Aim of the task:
Although the listing contains pictures, reproduce only its text, exactly as written.
[Given material Boundary: Start]
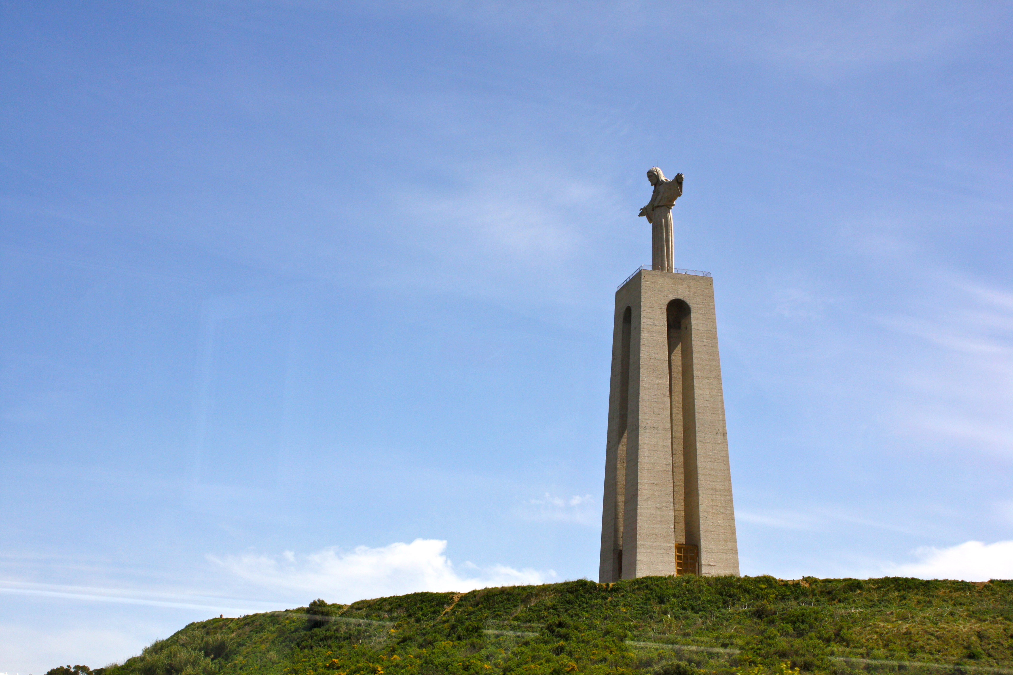 Lisbon One - 071
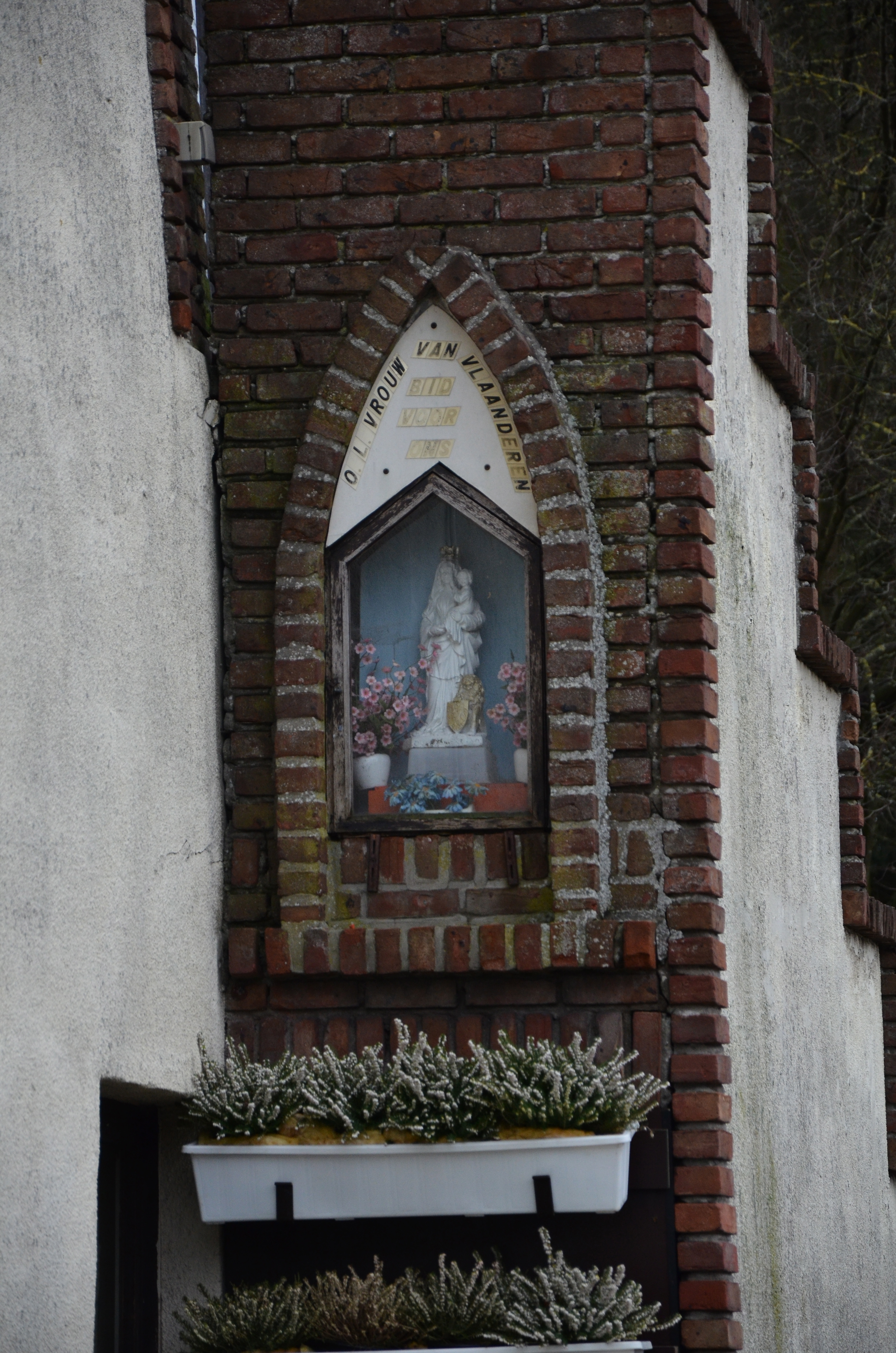 Kapelletje aan Dorpsstraat 84, Wuustwezel
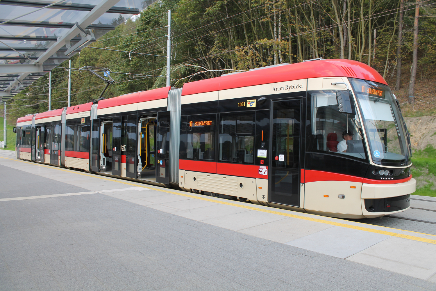 Tramwaj Pesa Jazz Duo (im. Arkadiusza Rybickiego) na przystanku kolejowym Gdańsk Brętowo. The making of this document was supported by Wikimedia Polska Association, within Wikigrant no. WG 2015-34. English | polski | +/−
[Given material Boundary: End]
Written reply:
 Lisbon One - 071
 Kapelletje aan Dorpsstraat 84, Wuustwezel
 Tramwaj Pesa Jazz Duo (im. Arkadiusza Rybickiego) na przystanku kolejowym Gdańsk Brętowo. The making of this document was supported by Wikimedia Polska Association, within Wikigrant no. WG 2015-34. English | polski | +/−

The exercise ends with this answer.